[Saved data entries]

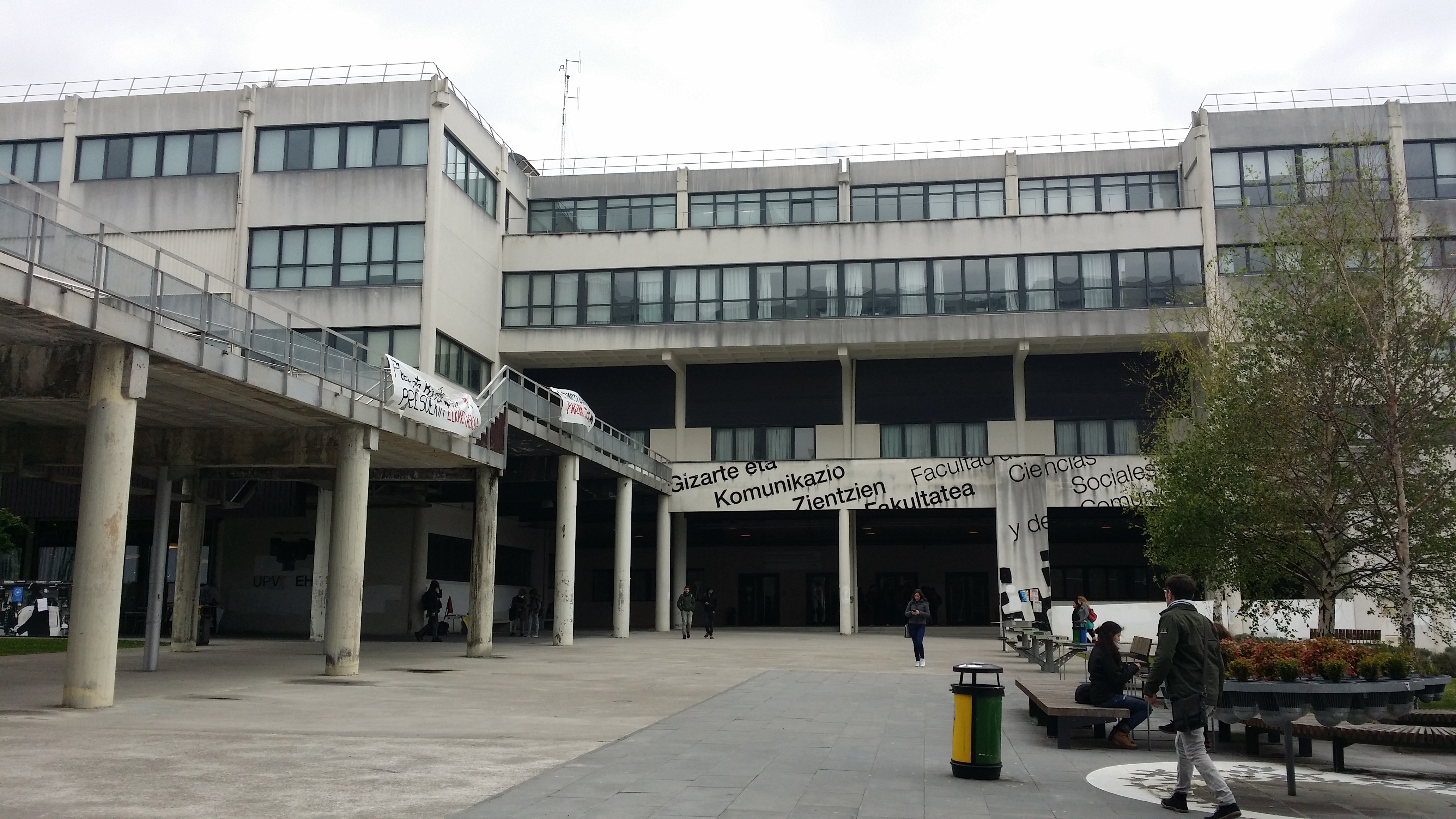 Leioako Campuseko Gizarte eta Komunikazio Zientzien Fakultatea. 2016.
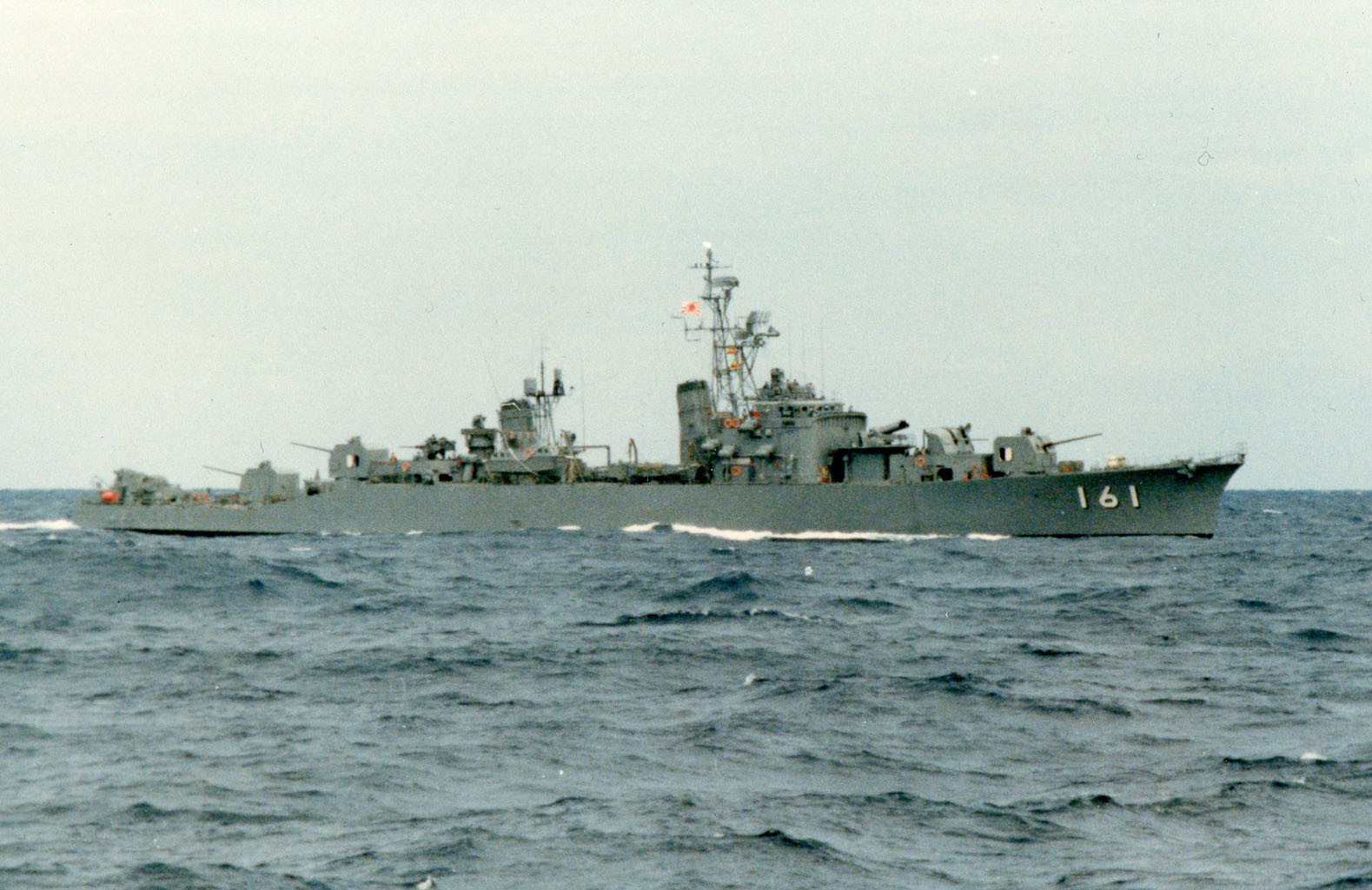 護衛艦あきづき（時期不明）
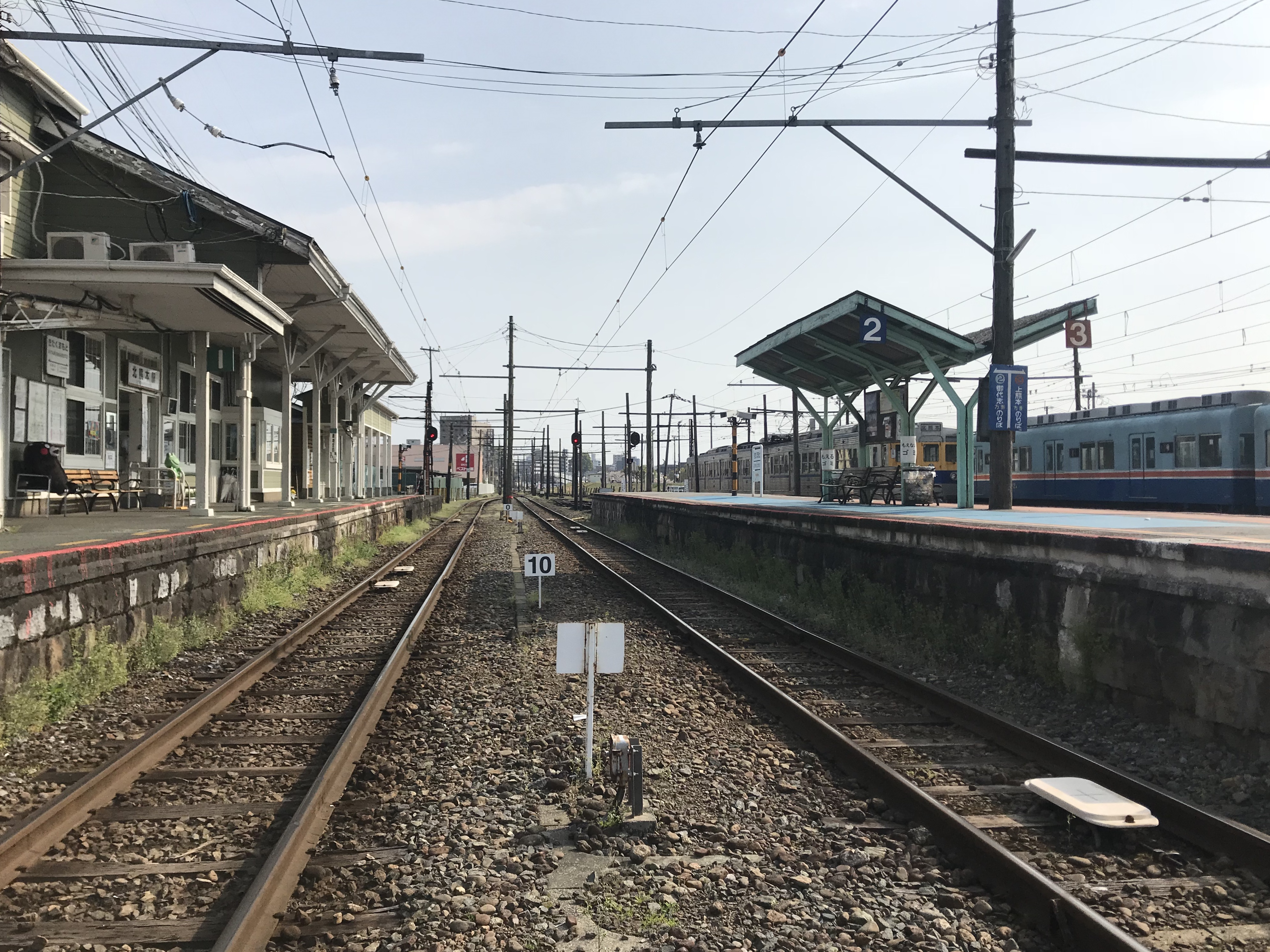 北熊本駅の構内踏切より望むホーム(奥は坪井川公園・黒髪町方面)
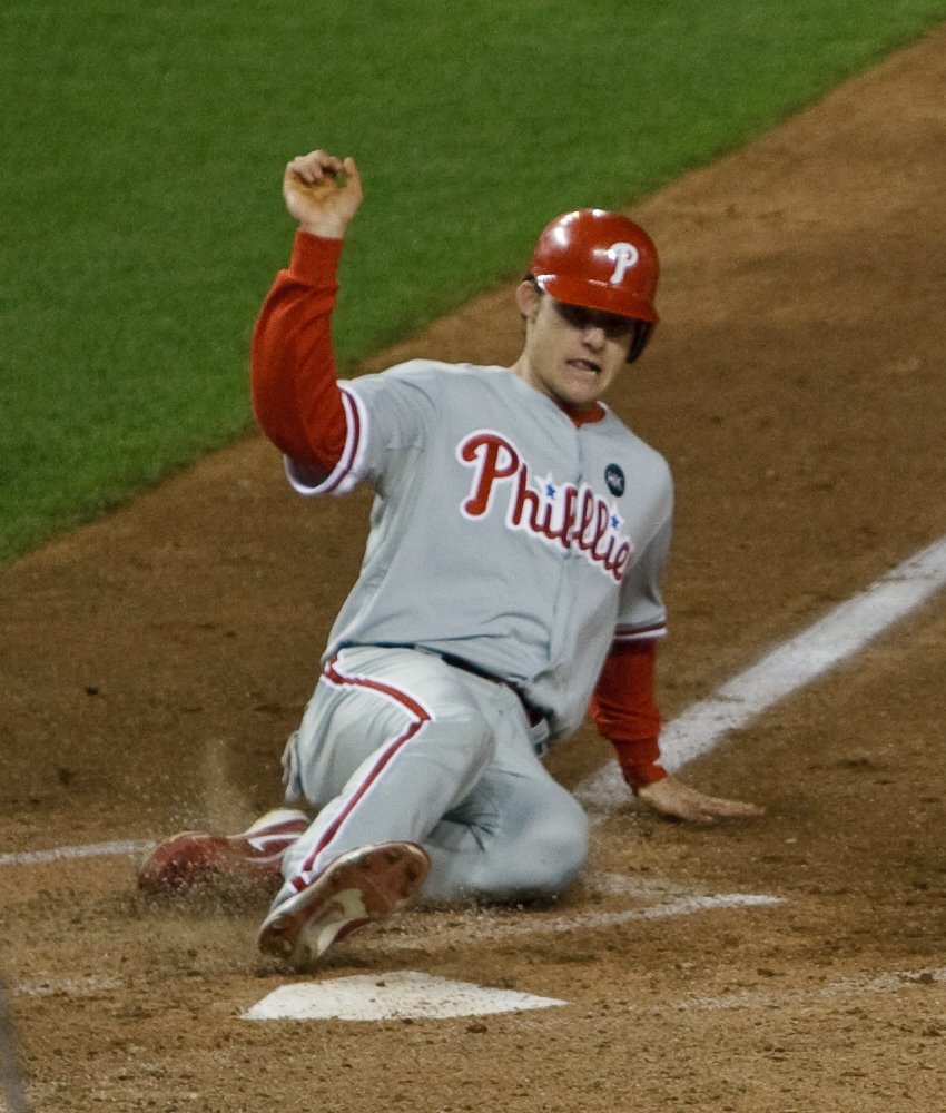 Lou Marson
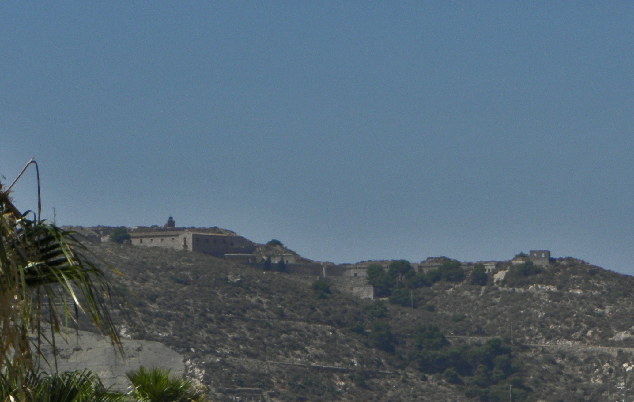 Esta foto participa en el juego En otro lugar de Flickr. Si no perteneces al grupo, no contestes, por favor. Si quieres contestar, únete
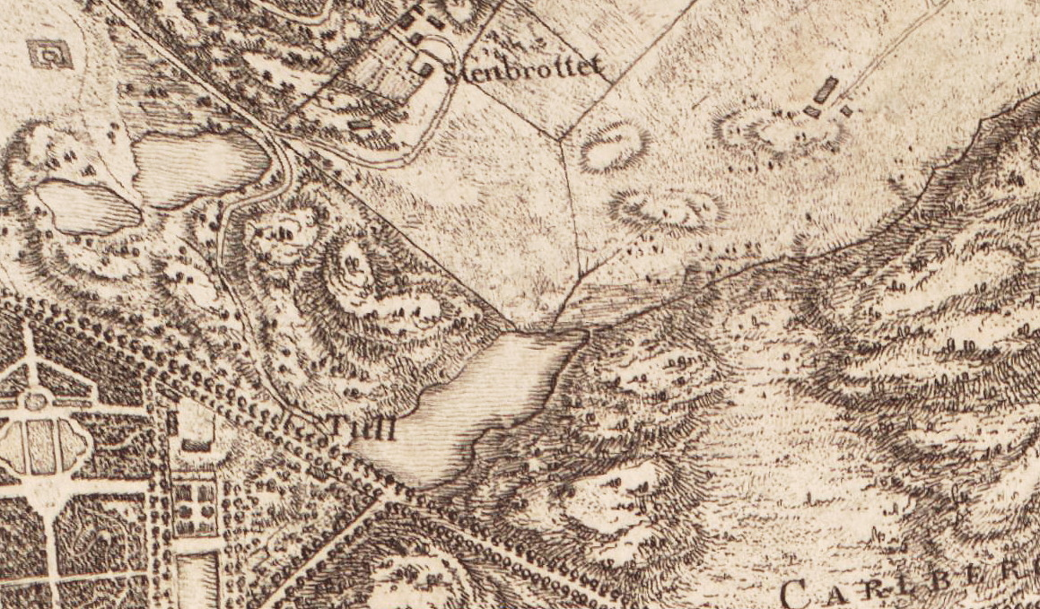 Bomsjön, Stenbrottet och Ryssberget
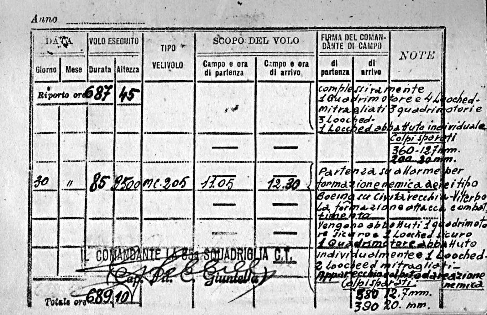 Pagina del libretto di volo di Guido Fibbia risalente al giugno 1943
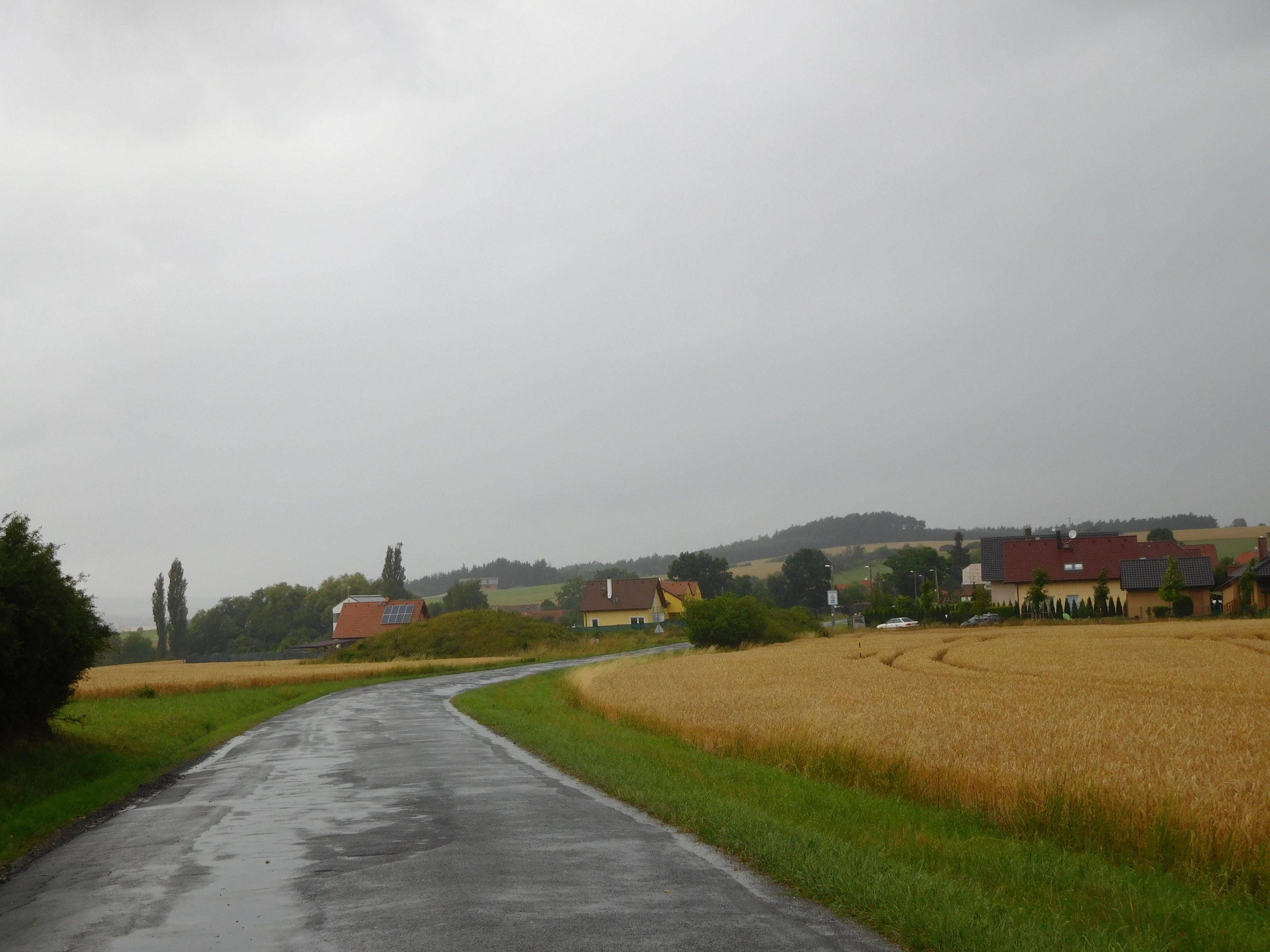 Dolní Vlkýš - celkový pohled od jihovýchodu
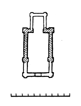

What to work on:
Please retype exactly the lines from the one containing "Bomsjön, Stenbrottet och Ryssberget" through the last line of the records, both included, leaving out every picture.

Solution for this problem:
 Bomsjön, Stenbrottet och Ryssberget
 Pagina del libretto di volo di Guido Fibbia risalente al giugno 1943
 Dolní Vlkýš - celkový pohled od jihovýchodu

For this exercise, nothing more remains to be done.